SC affirms ruling dismissing Pichay from LWUA, barring him from public office

Mike Navallo, ABS-CBN News

Posted at Jan 17 2022 02:01 PM | Updated as of Jan 17 2022 07:56 PM

MANILA — The Supreme Court has upheld a 2011 Ombudsman ruling dismissing Surigao del Sur 1st District representative Prospero Pichay, Jr. as head of the Local Water Utilities Administration (LWUA) for grave misconduct and perpetually disqualifying him from public office. 

The administrative case stemmed from LWUA’s acquisition of a thrift bank without approval of the Monetary Board and the President.

The same SC resolution, dated November 11, 2021 but uploaded only on January 14 this year, also rejected his bid to reverse the Sandiganbayan’s finding of probable cause to charge him with 3 counts of graft and 1 count of violating the Manual on Regulations for Banks over the same transaction.

Pichay served as LWUA chair from September 2008 until he was dismissed in 2011.

During his stint, he oversaw the acquisition by LWUA of 445,377 shares or 60% of the shares of thrift bank Express Savings Bank, Inc. (ESBI) for P80 million. LWUA also deposited P300 million and made an advance payment of P400 million to subscribe to the increase in ESBI's authorized capital stock.

But some LWUA employees questioned the transaction, accusing Pichay and his fellow LWUA officers of violating the General Appropriations Act for Fiscal Year 2009 which prohibited government funds from being invested in private banking institutions like the Gatchalian-owned ESBI. 

Pichay was also accused of not securing prior approval of the Bangko Sentral ng Pilipinas’ (BSP’s) Monetary Board before acquiring more than 20% ownership of a bank. 

The employees also argued ESBI was under BSP rehabilitation and P480 million of LWUA’s investment was not protected by government securities nor by certificate of stocks by ESBI.

The Ombudsman found Pichay and fellow LWUA officers guilty of grave misconduct and ordered their perpetual disqualification from service. The Court of Appeals sided with the Ombudsman.

In his appeal to the Supreme Court, Pichay claimed violation of due process when he was supposedly not informed of the bases of the administrative charge because the complaint did not allege the lack of the approval of the President and the Monetary Board.

But the SC said these points were raised in the proceedings with the Office of the Ombudsman and in the position paper of complainants and he had all the opportunity to address the allegations.

SC affirmed the finding of grave misconduct, noting that Pichay was repeatedly informed, through various letters, that acquiring ESBI needs prior approval of the President and the Monetary Board.

“The flagrant disregard of the rules committed by Pichay, despite being knowledgeable of the requirements for obtaining ESBI, as evinced by the letters that were sent to him, is evident. The absence of a definitive approval as required by the banking laws and regulations should have prompted Pichay to raise concerns with the LWUA Board before proceeding with the acquisition of ESBI. However, instead of raising such concerns, he allowed the LWUA Board, under his leadership, to continue with the negotiations and eventual acquisition of ESBI. This repeated disregard of the rules equates to a grave misconduct,” the SC’s First Division said through a resolution signed by the Division Clerk of Court.

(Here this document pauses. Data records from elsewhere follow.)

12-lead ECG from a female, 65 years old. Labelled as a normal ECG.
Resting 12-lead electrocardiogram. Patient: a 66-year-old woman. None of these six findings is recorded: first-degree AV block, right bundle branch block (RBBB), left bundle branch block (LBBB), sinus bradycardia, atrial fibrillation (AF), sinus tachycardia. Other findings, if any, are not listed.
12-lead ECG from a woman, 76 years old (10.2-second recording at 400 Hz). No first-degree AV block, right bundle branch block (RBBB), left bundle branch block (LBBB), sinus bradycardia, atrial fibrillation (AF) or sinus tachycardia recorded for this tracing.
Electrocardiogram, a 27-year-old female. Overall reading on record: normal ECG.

The resolution said the LWUA’s ESBI transaction resulted in losses on the part of the government amounting to P780 million.

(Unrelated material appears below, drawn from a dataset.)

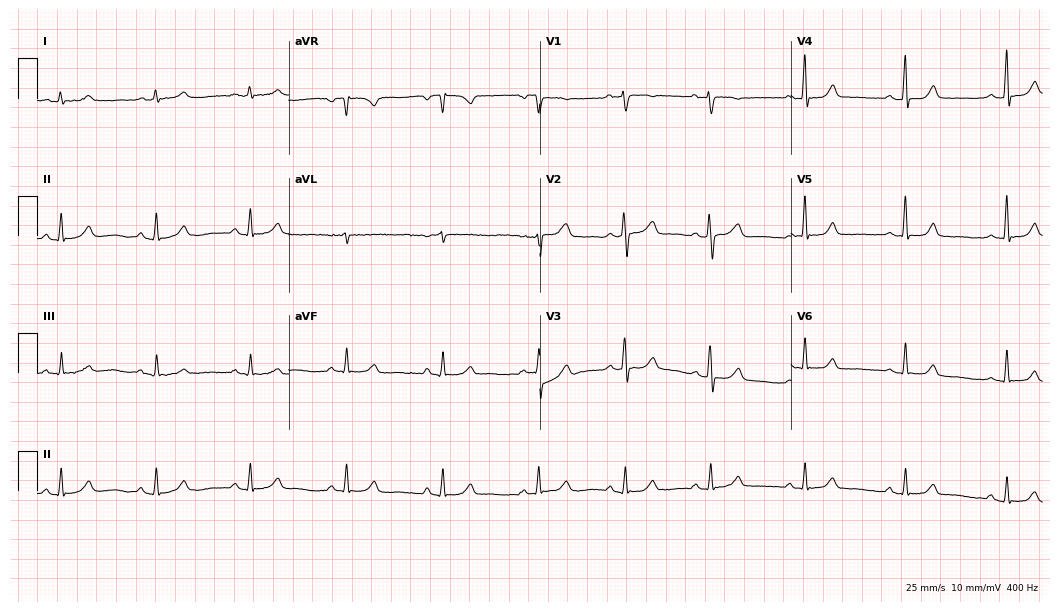
ECG (10.2-second recording at 400 Hz) — a female patient, 57 years old. Labelled as a normal ECG.
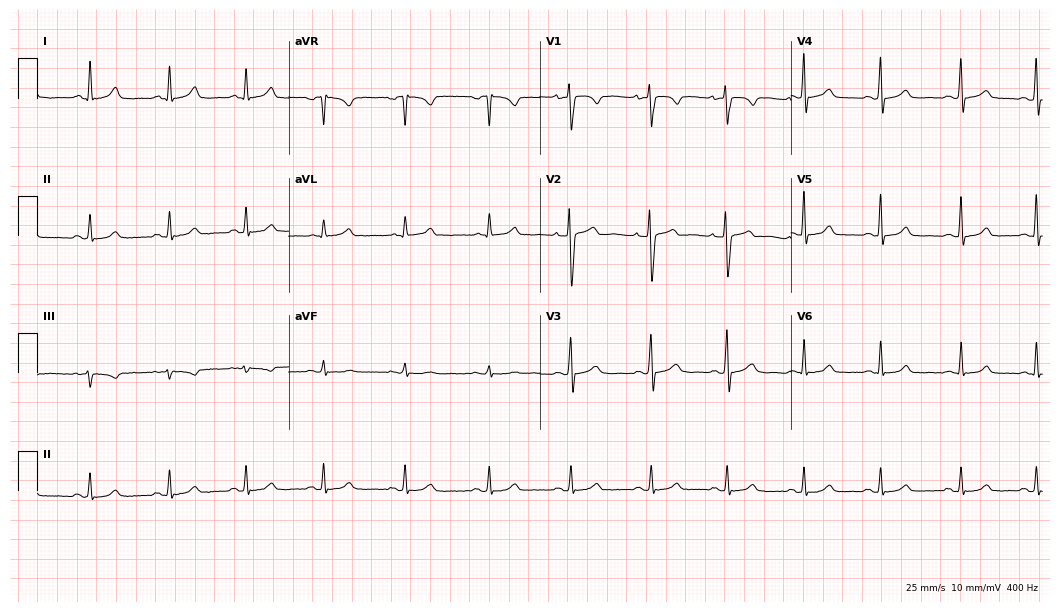
12-lead ECG from a 54-year-old female. No first-degree AV block, right bundle branch block (RBBB), left bundle branch block (LBBB), sinus bradycardia, atrial fibrillation (AF) or sinus tachycardia recorded for this tracing.

“Continuously transferring funds to an entity, for which approval of the appropriate regulatory body was not yet acquired, exposed these funds to visibly potential risks. As it later turned out, the risks led to losses, as ESBI was eventually closed, and there was no showing that LWUA was able to recover the full amount it spent in relation to the acquisition of ESBI,” it said.

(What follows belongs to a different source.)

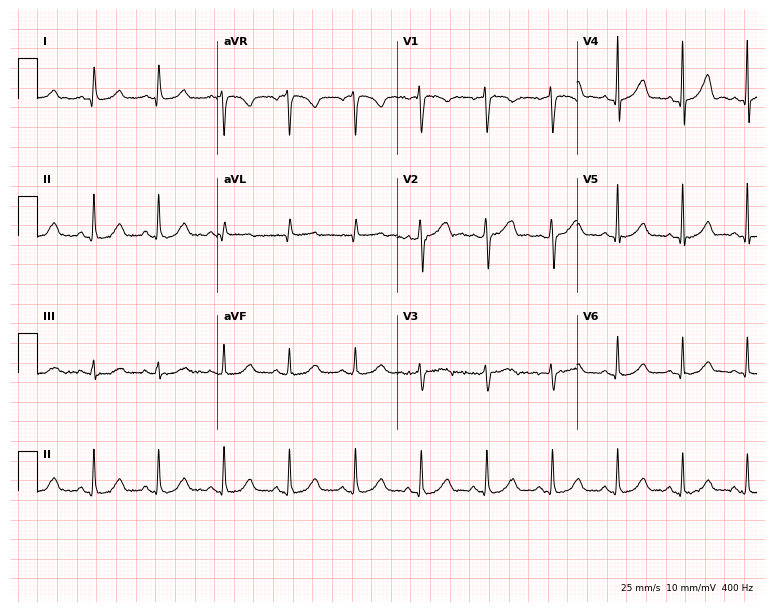
Standard 12-lead ECG recorded from a woman, 41 years old. None of these six findings is recorded: first-degree AV block, right bundle branch block, left bundle branch block, sinus bradycardia, atrial fibrillation, sinus tachycardia.
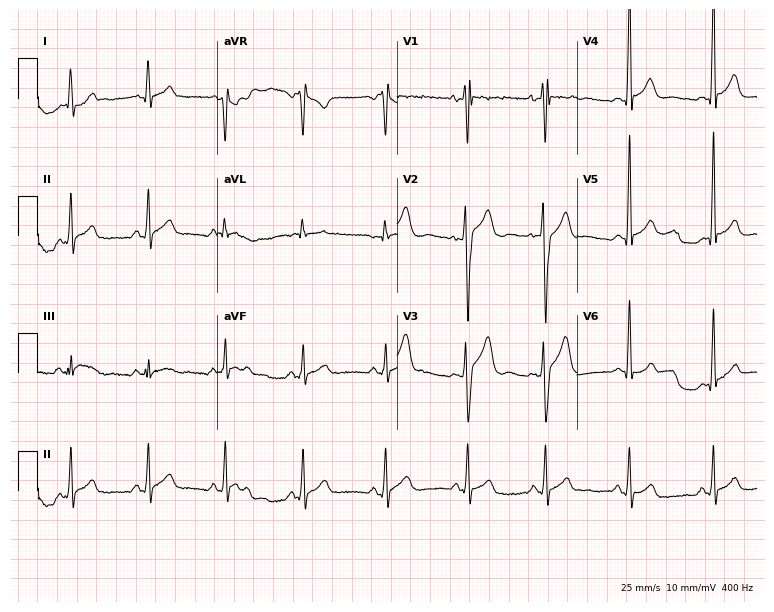
ECG — a 19-year-old man. Screened for six findings — first-degree AV block, right bundle branch block, left bundle branch block, sinus bradycardia, atrial fibrillation, sinus tachycardia — none is recorded. Findings outside these six are not listed.

The undue injury to the government was also the basis for the SC’s ruling that the Sandiganbayan had probable cause to charge Pichay of 3 counts of violation of section 3(e) of the Anti-Graft and Corrupt Practices Act (RA 3019) and 1 count of violating the Manual on Regulations for Banks (MORB).

Not only was the LWUA required to obtain prior approval by the Monetary Board before purchasing more than 20% shares of a bank, it was also obligated to register the transfer of ownership under the MORB, the SC said.

Pichay sought to challenge the perpetual disqualification penalty, claiming that perpetual disqualification under Administrative Order No. 07 only applied to government positions that involve employment, not to any public office.

But SC said there is nothing in the provisions of AO 07 which would prevent it from being applied to administrative cases in the civil service. 

Instead, the court said, the administrative order makes the penalties under Executive Order No. 292 applicable to disciplinary actions, which include perpetual disqualification from holding public office.

The high court also rejected Pichay’s claim of violation of right to speedy disposition of the case.

Pichay who served as representative for the 1st District of Surigao del Sur from 1998 to 2007, lost in the 2007 senatorial race before becoming LWUA chair in 2008. 

Following his dismissal from LWUA, he returned to the same seat at the House of Representatives and is now running for his third and final term in the May 2022 polls.